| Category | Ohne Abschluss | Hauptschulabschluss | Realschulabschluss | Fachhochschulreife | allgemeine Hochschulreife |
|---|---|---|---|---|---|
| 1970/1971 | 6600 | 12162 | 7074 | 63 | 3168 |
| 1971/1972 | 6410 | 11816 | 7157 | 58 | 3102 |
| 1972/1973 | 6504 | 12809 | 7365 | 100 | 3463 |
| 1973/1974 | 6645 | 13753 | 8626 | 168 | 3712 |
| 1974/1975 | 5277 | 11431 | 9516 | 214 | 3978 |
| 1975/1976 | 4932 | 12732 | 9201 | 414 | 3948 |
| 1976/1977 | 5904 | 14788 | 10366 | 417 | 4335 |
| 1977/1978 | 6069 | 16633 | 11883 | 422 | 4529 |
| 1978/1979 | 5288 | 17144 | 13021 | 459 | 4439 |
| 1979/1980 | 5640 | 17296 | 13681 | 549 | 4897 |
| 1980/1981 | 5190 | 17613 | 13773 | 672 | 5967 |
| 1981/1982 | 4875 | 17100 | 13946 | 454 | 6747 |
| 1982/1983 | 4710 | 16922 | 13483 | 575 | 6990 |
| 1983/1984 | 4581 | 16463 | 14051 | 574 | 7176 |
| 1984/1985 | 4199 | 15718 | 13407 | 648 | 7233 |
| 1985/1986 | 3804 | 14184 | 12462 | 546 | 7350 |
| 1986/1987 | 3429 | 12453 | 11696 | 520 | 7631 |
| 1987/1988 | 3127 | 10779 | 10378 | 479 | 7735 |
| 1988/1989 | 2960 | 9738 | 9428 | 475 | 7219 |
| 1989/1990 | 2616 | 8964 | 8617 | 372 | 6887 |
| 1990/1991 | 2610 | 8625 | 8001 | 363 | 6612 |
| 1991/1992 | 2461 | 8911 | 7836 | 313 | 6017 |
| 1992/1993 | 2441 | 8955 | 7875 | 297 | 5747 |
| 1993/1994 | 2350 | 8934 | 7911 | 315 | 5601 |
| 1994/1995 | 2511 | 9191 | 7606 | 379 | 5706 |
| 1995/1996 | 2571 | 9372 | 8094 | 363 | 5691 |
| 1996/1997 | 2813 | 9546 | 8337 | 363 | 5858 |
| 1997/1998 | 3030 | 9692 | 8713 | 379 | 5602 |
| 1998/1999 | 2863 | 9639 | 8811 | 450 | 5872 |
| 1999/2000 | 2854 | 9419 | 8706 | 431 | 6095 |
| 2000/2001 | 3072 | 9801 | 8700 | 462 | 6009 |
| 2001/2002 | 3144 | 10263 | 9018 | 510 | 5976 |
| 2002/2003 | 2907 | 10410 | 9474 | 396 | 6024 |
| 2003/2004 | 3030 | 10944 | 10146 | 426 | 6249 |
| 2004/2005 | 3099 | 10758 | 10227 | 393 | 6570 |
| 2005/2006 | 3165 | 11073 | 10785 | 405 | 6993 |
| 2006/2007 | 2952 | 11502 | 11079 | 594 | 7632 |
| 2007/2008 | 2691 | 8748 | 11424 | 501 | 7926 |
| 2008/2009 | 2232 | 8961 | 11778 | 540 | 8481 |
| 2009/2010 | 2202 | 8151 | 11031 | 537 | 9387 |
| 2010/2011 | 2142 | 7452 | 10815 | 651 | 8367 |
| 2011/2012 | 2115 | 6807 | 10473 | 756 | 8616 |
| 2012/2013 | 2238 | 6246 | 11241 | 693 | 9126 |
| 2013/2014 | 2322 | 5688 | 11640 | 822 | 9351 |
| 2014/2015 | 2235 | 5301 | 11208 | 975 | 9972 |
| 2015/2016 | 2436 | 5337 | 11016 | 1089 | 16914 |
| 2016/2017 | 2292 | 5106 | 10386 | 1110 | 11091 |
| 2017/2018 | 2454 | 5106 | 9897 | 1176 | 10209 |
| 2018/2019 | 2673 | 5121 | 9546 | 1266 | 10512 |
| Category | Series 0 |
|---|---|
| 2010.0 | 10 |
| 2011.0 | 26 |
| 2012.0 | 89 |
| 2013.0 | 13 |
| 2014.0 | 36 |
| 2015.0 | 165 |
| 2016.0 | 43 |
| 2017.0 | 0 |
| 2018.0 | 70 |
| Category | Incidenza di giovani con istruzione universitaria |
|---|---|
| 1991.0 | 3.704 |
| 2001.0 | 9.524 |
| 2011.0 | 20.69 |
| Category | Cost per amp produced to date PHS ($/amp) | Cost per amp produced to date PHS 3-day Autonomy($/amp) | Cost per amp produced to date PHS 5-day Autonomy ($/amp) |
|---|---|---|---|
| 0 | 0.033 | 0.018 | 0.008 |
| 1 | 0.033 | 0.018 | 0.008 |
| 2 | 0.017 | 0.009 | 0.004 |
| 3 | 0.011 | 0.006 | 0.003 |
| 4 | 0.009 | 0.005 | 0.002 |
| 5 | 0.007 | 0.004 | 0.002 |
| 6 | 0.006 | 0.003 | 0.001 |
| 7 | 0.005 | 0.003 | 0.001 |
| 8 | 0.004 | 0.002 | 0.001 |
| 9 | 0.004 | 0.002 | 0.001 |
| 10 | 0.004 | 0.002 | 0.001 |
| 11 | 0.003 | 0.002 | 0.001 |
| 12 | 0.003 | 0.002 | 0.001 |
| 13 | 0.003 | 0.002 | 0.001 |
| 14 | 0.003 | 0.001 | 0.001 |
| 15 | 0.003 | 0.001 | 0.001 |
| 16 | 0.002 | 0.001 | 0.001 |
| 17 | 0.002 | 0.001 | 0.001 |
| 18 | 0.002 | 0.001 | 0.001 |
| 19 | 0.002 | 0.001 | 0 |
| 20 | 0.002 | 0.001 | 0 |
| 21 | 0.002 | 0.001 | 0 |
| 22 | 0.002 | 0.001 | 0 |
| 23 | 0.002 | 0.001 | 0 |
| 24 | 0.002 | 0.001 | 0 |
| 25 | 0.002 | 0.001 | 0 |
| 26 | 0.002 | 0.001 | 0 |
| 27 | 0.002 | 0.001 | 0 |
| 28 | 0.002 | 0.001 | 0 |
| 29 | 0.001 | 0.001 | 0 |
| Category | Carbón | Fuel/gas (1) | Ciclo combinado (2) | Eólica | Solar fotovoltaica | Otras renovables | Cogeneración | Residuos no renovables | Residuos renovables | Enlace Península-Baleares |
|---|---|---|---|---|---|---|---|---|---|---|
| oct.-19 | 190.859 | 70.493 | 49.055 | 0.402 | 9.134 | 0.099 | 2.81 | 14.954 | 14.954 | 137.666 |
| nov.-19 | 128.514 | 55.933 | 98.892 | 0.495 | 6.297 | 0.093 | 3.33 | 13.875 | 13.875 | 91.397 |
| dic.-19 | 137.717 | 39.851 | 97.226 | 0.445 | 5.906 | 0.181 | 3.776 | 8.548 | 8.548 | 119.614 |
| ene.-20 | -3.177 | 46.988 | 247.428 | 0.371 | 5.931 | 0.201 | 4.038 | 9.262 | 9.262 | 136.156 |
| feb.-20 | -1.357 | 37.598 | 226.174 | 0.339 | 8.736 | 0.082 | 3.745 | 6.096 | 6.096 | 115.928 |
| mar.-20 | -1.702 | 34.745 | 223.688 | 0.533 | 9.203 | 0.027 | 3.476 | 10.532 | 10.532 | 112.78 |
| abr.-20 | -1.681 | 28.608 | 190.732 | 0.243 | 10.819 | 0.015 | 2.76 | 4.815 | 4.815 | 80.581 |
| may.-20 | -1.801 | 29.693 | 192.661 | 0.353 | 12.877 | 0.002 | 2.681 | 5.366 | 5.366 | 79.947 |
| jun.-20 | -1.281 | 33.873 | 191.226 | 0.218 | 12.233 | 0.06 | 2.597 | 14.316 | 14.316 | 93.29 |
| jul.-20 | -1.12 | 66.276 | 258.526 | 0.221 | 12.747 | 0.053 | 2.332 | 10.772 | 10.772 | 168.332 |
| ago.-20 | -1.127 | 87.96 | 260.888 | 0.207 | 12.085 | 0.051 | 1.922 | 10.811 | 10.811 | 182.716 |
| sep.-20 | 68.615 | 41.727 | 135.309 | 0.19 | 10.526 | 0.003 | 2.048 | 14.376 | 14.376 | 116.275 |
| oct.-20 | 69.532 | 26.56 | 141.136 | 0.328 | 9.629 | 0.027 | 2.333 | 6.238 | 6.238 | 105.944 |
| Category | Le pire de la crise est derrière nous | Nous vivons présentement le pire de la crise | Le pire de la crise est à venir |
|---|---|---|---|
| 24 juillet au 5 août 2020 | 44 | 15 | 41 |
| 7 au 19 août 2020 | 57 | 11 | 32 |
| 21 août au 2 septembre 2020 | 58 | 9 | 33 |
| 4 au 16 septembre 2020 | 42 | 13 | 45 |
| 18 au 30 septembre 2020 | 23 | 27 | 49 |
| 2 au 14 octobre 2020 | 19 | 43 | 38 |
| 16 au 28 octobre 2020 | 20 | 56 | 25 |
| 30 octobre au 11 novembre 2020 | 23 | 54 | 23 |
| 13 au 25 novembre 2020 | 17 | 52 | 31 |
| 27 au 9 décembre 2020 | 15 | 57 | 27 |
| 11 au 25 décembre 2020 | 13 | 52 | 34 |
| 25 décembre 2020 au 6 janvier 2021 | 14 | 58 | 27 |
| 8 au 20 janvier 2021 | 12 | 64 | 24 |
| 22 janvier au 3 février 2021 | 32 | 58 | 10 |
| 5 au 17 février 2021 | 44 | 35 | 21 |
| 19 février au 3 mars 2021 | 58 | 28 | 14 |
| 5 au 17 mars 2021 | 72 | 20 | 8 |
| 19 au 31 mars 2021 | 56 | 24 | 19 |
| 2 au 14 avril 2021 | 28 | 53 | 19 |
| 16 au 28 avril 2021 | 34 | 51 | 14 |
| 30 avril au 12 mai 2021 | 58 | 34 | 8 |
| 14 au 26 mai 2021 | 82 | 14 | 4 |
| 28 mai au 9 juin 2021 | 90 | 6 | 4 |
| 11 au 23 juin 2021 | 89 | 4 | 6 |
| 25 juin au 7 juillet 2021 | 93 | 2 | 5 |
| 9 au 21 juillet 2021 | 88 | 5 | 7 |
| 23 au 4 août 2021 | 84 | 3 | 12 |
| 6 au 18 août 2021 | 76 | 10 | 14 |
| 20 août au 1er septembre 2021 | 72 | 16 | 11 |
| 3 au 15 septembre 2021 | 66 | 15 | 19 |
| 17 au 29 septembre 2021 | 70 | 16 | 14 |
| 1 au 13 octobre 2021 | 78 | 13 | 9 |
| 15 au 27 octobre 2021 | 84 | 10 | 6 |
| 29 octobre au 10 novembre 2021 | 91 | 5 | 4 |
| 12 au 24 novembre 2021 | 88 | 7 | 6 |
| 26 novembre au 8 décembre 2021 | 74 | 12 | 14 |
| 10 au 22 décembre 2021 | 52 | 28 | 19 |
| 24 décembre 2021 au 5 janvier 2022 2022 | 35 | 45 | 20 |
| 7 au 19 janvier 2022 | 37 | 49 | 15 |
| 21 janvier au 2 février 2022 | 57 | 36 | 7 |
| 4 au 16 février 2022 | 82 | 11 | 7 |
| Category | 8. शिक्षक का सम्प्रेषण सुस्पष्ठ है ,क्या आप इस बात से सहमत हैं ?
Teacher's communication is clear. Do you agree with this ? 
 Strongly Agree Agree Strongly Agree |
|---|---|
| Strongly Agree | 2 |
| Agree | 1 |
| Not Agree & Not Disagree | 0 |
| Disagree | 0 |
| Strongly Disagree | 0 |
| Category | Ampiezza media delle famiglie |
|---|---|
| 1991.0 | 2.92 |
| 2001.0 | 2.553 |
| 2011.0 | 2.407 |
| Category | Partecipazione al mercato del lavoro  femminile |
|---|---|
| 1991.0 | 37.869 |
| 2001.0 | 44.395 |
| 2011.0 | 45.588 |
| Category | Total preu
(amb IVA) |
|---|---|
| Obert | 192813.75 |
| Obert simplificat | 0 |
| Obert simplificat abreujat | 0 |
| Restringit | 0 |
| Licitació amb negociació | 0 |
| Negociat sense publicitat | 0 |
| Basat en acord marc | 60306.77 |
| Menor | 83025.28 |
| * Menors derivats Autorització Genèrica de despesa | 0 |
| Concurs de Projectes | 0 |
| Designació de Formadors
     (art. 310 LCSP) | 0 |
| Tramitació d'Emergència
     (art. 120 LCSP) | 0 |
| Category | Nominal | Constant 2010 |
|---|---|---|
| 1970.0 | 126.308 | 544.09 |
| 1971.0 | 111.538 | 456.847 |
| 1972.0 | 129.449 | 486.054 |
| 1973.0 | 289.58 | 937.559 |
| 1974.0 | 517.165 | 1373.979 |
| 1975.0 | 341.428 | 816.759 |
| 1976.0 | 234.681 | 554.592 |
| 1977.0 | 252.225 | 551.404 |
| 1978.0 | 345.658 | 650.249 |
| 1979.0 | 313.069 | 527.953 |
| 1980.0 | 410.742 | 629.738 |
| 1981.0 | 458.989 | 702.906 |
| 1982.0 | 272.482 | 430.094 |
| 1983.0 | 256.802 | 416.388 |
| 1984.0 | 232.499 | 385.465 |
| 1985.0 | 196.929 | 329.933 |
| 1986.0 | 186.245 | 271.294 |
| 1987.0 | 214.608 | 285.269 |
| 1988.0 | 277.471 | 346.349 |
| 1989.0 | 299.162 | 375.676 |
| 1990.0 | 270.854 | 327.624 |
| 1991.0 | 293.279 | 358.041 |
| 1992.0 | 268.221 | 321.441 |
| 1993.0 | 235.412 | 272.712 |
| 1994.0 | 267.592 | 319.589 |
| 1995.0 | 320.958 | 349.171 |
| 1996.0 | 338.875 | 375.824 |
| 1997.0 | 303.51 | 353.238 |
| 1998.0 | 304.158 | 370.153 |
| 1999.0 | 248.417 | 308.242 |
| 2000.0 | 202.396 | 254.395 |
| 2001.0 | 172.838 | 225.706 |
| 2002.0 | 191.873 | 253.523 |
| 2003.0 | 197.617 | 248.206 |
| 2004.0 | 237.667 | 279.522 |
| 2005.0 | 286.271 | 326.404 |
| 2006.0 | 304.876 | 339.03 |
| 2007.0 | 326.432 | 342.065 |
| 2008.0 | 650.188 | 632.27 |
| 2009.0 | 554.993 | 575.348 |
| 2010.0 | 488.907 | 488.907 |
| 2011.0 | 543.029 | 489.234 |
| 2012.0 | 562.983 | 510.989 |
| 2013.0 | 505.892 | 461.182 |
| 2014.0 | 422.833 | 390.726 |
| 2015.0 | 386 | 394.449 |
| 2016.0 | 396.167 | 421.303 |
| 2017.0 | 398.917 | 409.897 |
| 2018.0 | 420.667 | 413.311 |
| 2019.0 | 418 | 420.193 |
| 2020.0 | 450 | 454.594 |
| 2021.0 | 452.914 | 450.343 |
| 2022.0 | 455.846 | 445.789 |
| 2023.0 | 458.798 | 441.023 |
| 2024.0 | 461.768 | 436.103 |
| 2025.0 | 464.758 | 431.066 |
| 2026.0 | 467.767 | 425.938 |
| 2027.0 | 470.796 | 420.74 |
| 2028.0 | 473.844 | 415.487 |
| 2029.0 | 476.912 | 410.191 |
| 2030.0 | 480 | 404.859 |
====================
When the word "juin" occurs in a line above, list that line.

* **Solution**
| 28 mai au 9 juin 2021 | 90 | 6 | 4 |
| 11 au 23 juin 2021 | 89 | 4 | 6 |
| 25 juin au 7 juillet 2021 | 93 | 2 | 5 |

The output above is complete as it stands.